**Material provided**

^^^^

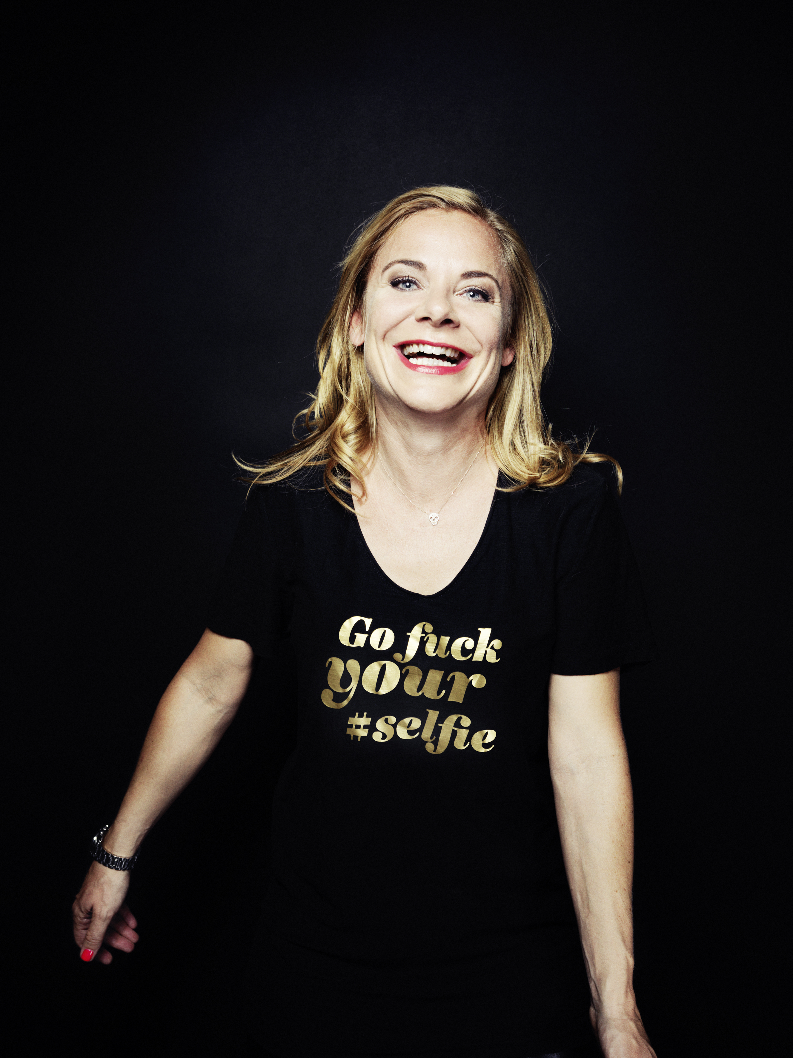 Portrait der Autorin Anitra Eggler
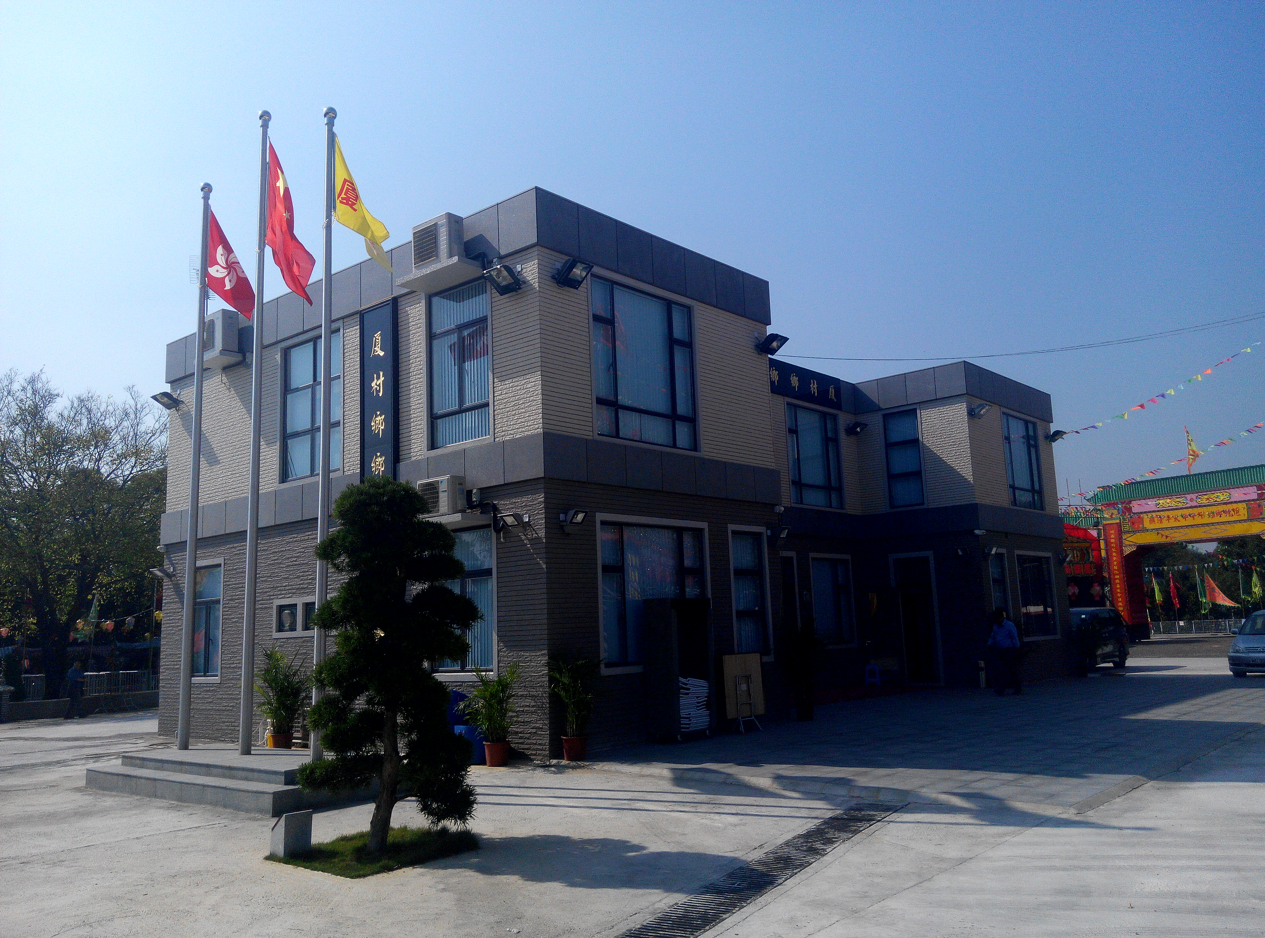 中文（香港）: 廈村鄉鄉事委員
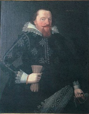 Karl Günther von Schwarzburg-Rudolstadt. Die Fotografie wurde im Dezember 2012 erstellt.
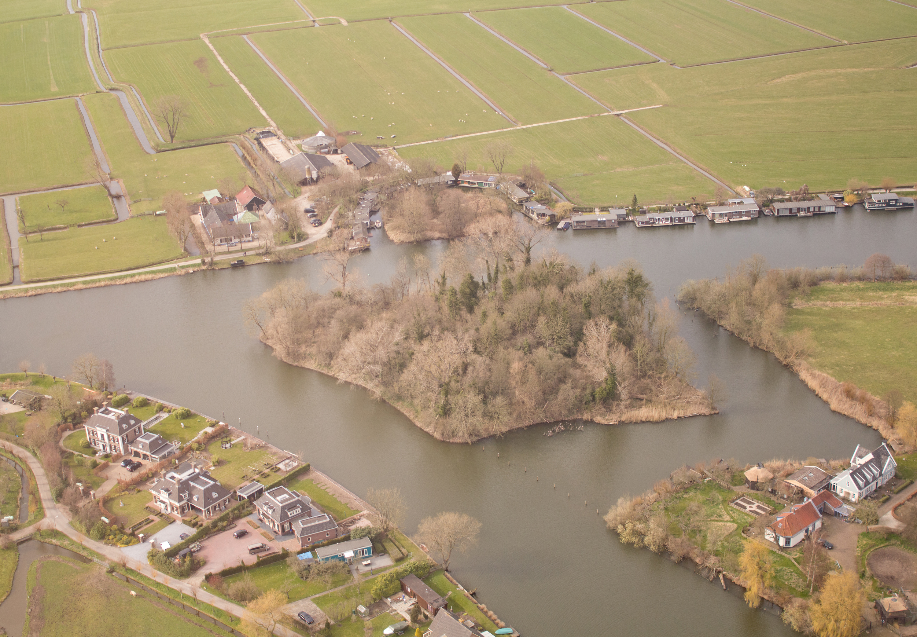 Fort bij Hinderdam (overmeerse Schans). Met dank aan Jeroen Komen.
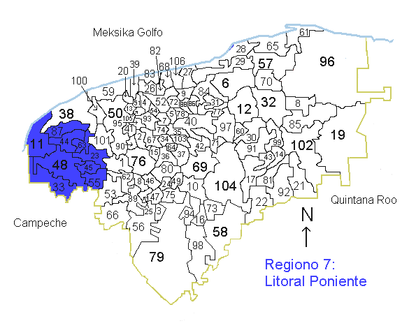 La bildo montras la situon de la regiono 7, Litoral Poniente en Yucatán. Kategorio:Geografio de Yucatán
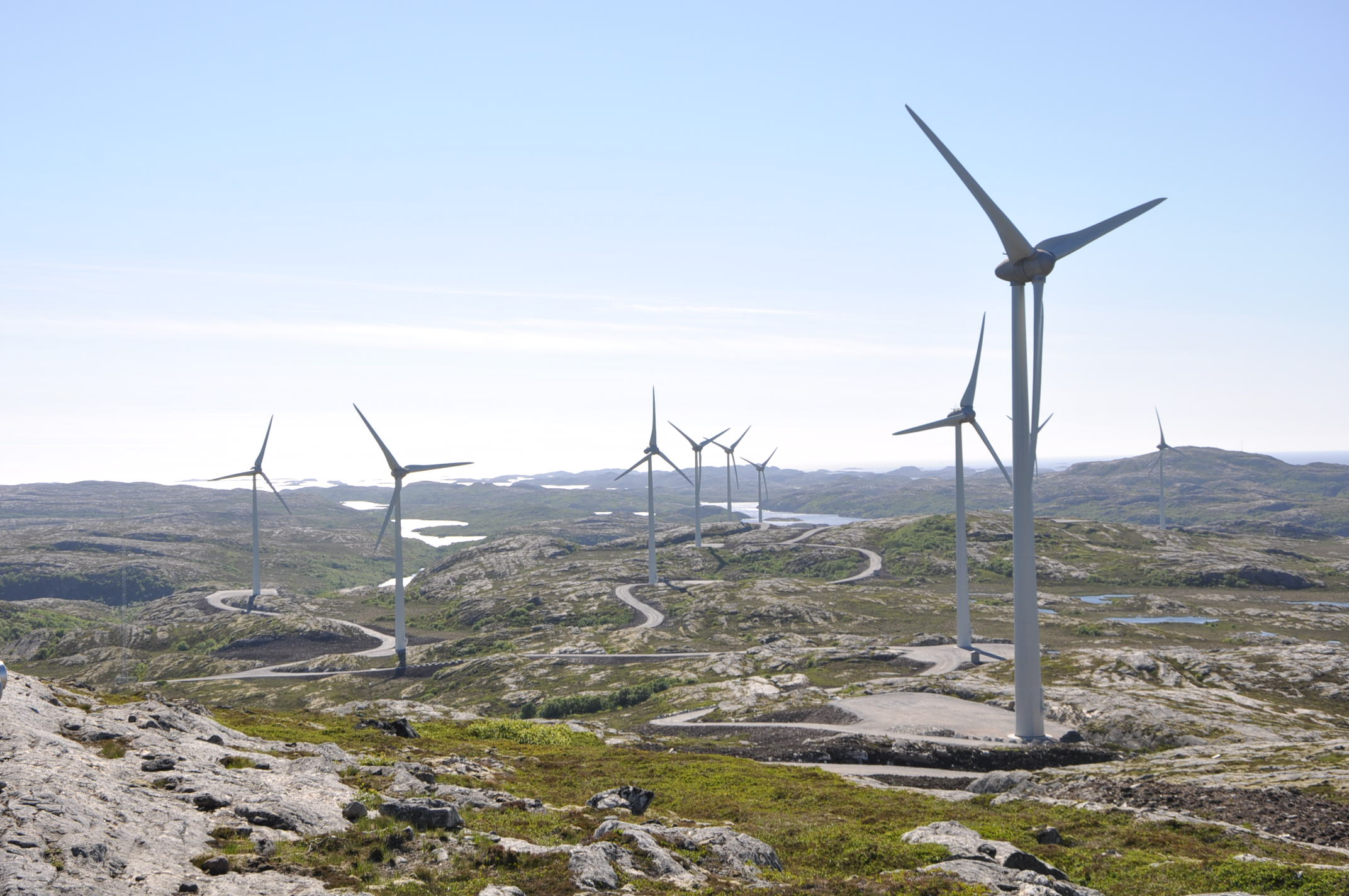 Ytre Vikna Vindmøllepark
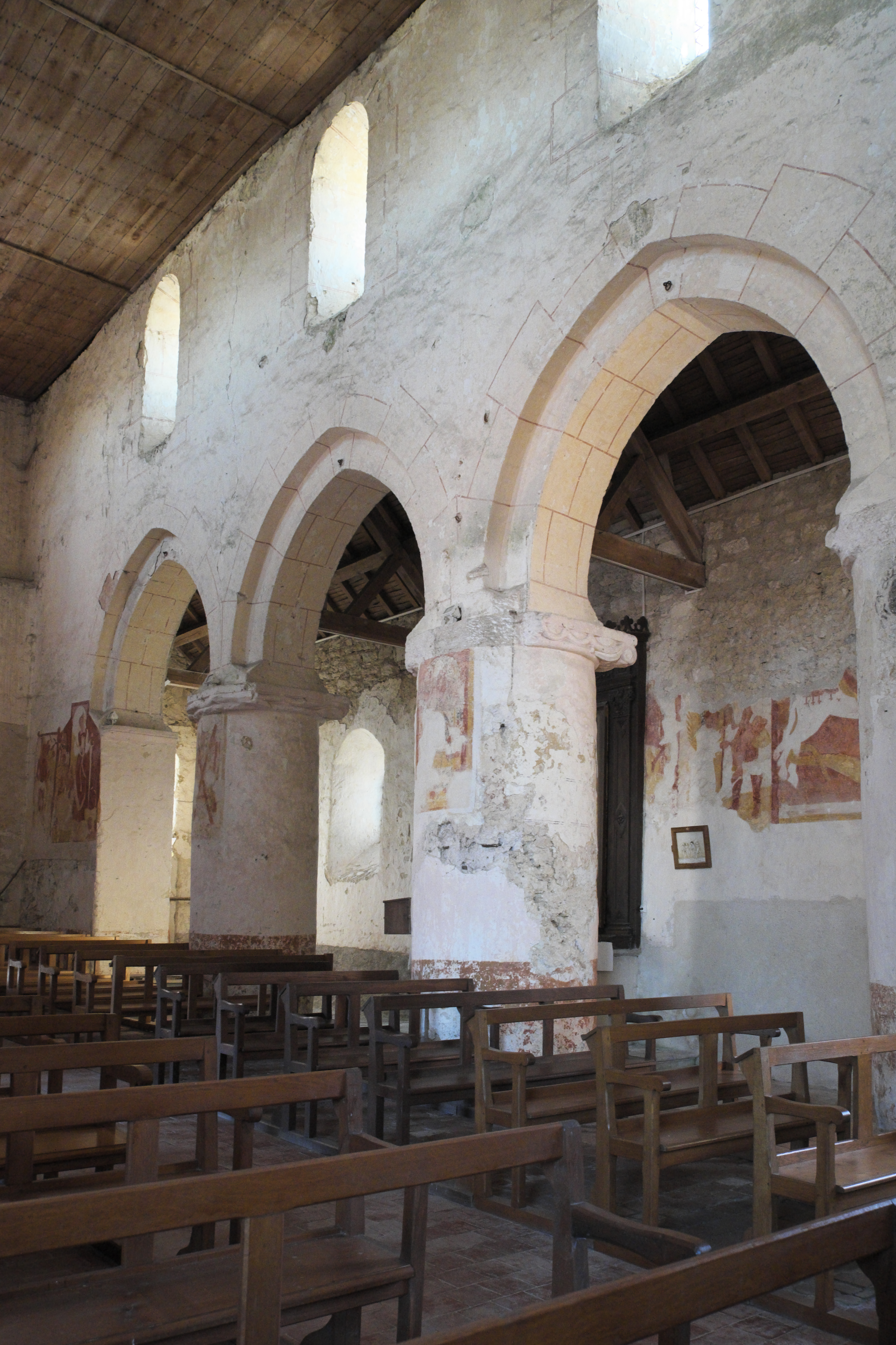 Katholische Kirche Saint-Pierre in Vert-la-Gravelle (Vert-Toulon) im Département Marne in der Region Grand Est/Frankreich, Innenraum, Säulen im Langhaus
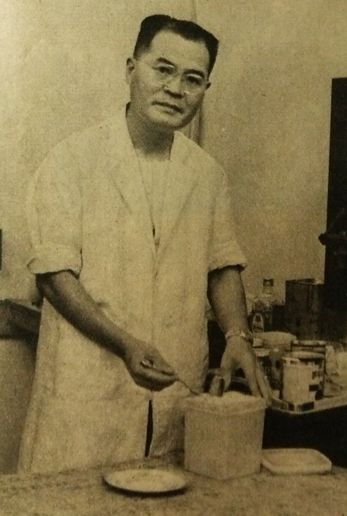 糠漬けを漬ける桶谷繁雄
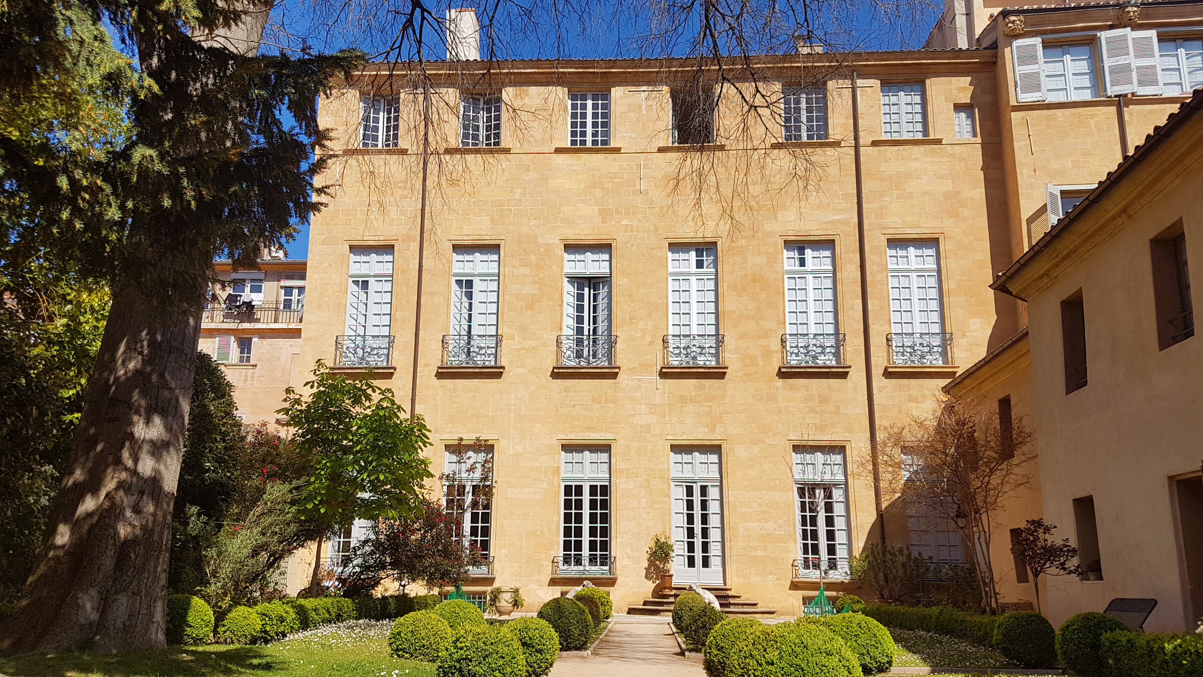 extérieurs de l'hotel arlatan-lauris
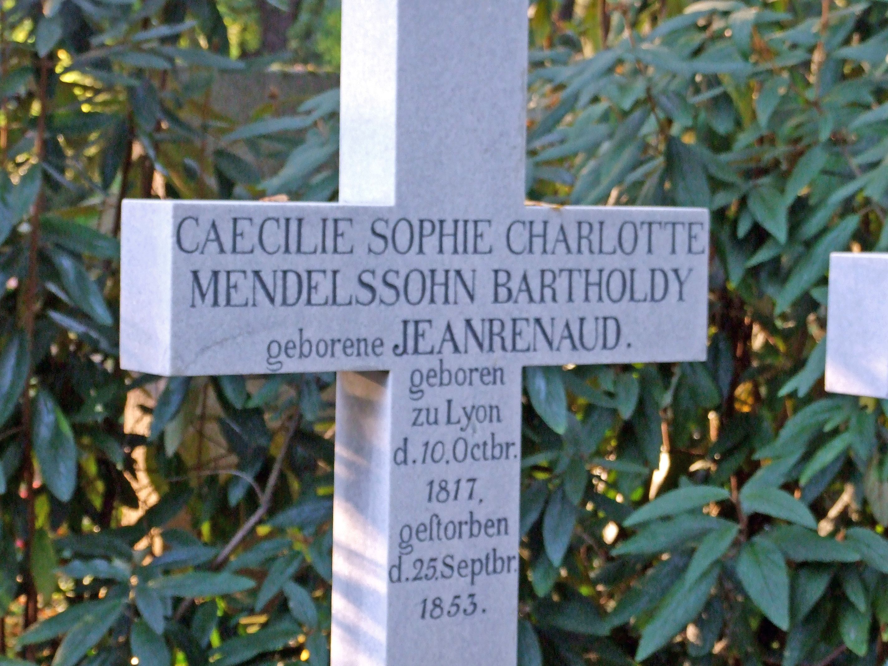 Caecilie Sophie Charlotte Mendelssohn-Bartholdys Grabmal, auf der Familien-Grabstelle auf dem Hauptfriedhof in Ffm
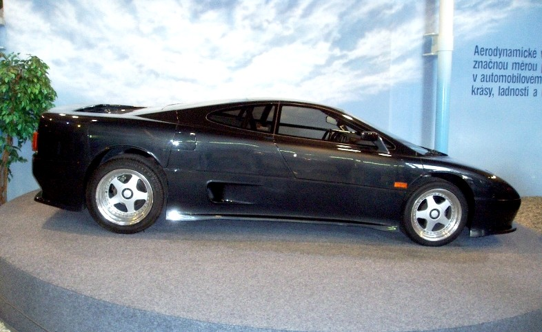 MTX Tatra V8, Photo: Ondrej Ertl (2006), Kopřivnice
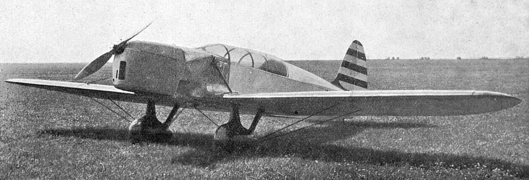 Praga BH-111 (Letectví, July 1932)

^^^^

**Aim of the exercise**
From the records given above, reproduce all text exactly and exclude each picture.

**Task answer**
 Portrait der Autorin Anitra Eggler
 中文（香港）: 廈村鄉鄉事委員
 Karl Günther von Schwarzburg-Rudolstadt. Die Fotografie wurde im Dezember 2012 erstellt.
 Fort bij Hinderdam (overmeerse Schans). Met dank aan Jeroen Komen.
 La bildo montras la situon de la regiono 7, Litoral Poniente en Yucatán. Kategorio:Geografio de Yucatán
 Ytre Vikna Vindmøllepark
 Katholische Kirche Saint-Pierre in Vert-la-Gravelle (Vert-Toulon) im Département Marne in der Region Grand Est/Frankreich, Innenraum, Säulen im Langhaus
 糠漬けを漬ける桶谷繁雄
 extérieurs de l'hotel arlatan-lauris
 Caecilie Sophie Charlotte Mendelssohn-Bartholdys Grabmal, auf der Familien-Grabstelle auf dem Hauptfriedhof in Ffm
 MTX Tatra V8, Photo: Ondrej Ertl (2006), Kopřivnice
 Praga BH-111 (Letectví, July 1932)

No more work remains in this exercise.